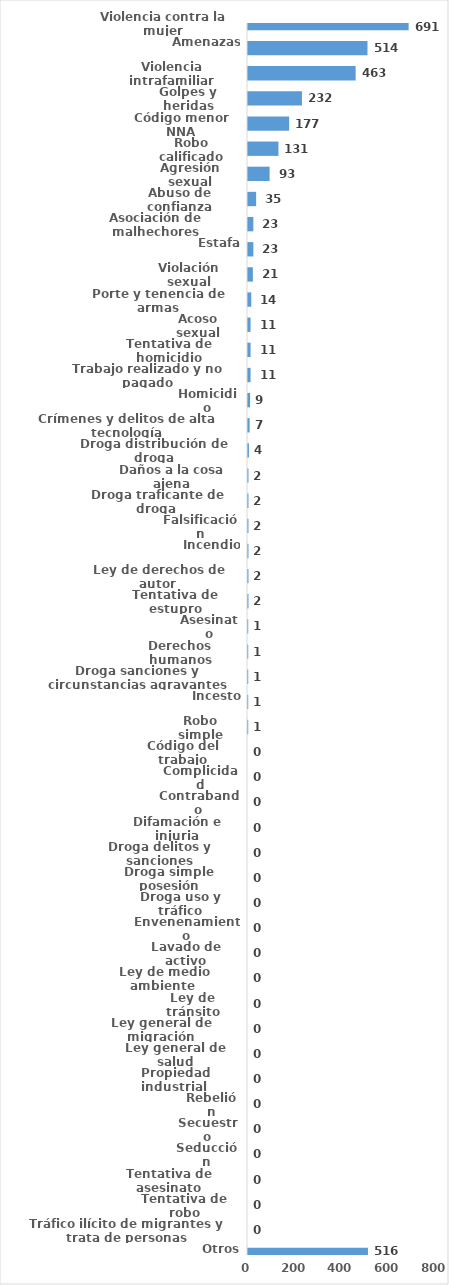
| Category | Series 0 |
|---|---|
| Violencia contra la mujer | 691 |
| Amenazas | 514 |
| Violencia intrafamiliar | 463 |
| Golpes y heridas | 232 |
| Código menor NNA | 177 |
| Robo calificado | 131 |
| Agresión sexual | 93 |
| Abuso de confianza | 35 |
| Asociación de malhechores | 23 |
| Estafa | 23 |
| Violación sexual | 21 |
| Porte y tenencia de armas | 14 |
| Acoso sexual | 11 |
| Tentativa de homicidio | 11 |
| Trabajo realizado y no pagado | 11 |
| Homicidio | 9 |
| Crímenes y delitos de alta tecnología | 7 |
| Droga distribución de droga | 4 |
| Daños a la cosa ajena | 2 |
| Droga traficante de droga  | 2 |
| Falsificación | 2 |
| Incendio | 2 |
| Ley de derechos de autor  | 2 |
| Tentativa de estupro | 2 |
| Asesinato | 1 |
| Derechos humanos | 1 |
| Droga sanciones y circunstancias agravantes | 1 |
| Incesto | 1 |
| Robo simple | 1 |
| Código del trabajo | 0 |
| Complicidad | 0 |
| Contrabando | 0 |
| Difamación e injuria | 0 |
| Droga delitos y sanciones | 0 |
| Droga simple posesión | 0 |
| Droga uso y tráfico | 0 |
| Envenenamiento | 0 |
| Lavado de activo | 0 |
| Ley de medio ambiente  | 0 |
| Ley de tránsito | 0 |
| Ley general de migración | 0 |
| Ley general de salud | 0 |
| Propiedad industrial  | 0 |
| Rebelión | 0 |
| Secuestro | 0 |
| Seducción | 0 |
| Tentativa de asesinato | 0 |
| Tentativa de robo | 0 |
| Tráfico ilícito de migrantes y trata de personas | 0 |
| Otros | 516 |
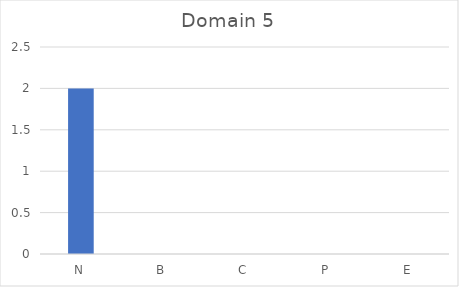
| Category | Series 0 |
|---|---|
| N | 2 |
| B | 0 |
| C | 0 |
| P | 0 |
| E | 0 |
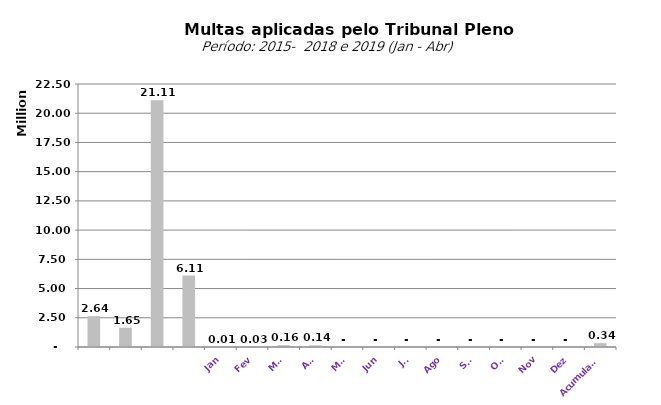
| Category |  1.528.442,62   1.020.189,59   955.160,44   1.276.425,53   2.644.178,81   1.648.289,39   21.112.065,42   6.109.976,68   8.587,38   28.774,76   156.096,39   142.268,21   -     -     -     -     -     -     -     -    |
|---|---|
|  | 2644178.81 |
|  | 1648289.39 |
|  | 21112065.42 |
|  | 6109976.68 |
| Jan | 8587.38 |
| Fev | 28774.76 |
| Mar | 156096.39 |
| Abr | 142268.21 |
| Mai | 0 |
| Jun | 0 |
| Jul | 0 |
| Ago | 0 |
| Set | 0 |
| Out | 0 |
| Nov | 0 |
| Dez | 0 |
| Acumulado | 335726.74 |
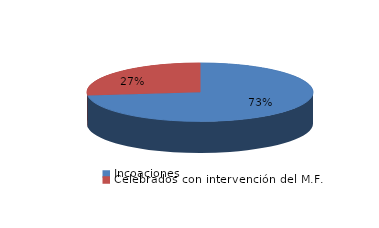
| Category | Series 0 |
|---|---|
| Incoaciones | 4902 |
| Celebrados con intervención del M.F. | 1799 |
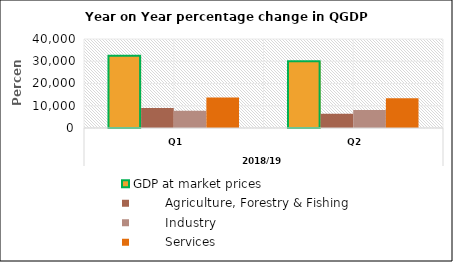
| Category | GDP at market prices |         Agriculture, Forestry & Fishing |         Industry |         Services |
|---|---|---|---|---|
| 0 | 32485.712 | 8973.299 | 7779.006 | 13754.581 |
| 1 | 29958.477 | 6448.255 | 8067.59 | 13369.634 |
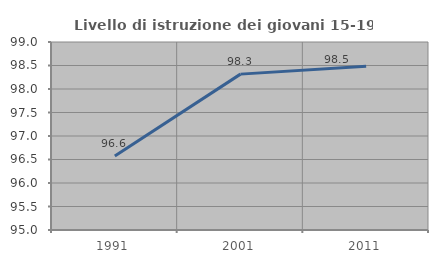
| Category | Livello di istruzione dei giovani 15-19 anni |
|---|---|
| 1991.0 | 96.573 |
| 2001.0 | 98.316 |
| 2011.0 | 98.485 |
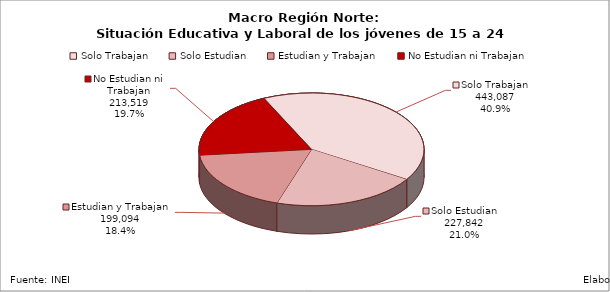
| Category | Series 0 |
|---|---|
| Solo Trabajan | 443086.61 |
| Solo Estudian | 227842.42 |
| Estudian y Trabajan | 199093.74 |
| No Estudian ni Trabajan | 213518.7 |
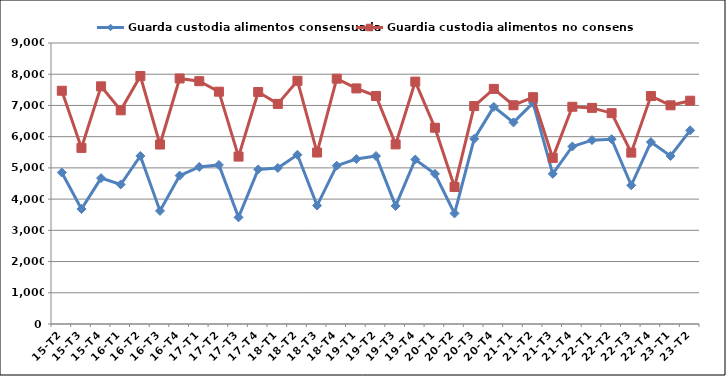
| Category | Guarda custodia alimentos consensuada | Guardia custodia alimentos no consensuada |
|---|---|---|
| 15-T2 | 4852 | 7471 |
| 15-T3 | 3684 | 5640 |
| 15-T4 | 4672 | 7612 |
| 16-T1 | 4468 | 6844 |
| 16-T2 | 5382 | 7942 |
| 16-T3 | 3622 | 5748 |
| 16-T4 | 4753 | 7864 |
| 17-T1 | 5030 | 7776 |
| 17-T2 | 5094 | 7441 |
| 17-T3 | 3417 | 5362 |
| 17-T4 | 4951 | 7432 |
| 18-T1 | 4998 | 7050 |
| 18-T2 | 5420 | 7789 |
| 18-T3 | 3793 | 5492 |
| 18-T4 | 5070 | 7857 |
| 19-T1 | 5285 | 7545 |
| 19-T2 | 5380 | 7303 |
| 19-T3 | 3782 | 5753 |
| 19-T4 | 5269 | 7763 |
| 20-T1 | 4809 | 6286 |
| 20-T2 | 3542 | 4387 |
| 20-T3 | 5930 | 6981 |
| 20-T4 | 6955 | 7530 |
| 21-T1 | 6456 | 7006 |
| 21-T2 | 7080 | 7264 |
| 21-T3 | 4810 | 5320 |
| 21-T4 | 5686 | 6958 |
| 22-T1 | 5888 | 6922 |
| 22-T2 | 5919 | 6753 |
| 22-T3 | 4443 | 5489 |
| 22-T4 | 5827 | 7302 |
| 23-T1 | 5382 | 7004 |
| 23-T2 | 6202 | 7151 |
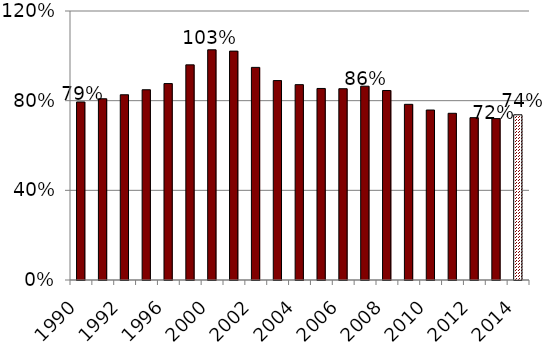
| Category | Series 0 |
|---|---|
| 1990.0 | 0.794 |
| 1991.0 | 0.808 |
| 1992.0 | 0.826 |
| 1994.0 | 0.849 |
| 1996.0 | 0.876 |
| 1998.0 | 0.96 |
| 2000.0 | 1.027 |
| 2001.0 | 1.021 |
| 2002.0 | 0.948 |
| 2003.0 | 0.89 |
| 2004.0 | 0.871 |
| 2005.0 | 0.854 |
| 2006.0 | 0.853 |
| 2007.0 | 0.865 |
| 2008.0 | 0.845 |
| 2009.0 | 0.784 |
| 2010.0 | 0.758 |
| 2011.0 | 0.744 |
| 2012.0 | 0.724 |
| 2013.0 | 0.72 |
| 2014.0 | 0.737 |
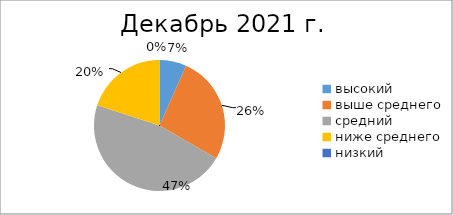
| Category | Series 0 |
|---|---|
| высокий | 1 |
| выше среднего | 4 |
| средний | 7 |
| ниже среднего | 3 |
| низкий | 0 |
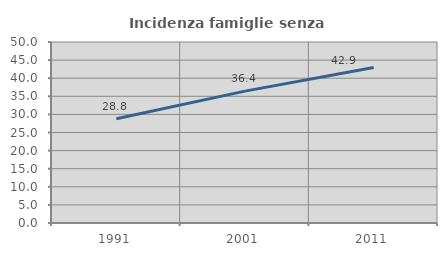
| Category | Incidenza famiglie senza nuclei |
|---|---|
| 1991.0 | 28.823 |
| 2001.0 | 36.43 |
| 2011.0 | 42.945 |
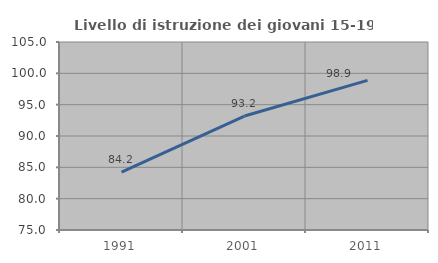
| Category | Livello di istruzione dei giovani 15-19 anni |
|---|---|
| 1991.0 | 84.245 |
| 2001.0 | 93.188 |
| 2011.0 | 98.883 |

** The problem **
Above are the records; copy exactly the lines from the line with "Ley de derechos" through the line with "posesión | 0 |", both included.

** Result of the task **
| Ley de derechos de autor  | 2 |
| Tentativa de estupro | 2 |
| Asesinato | 1 |
| Derechos humanos | 1 |
| Droga sanciones y circunstancias agravantes | 1 |
| Incesto | 1 |
| Robo simple | 1 |
| Código del trabajo | 0 |
| Complicidad | 0 |
| Contrabando | 0 |
| Difamación e injuria | 0 |
| Droga delitos y sanciones | 0 |
| Droga simple posesión | 0 |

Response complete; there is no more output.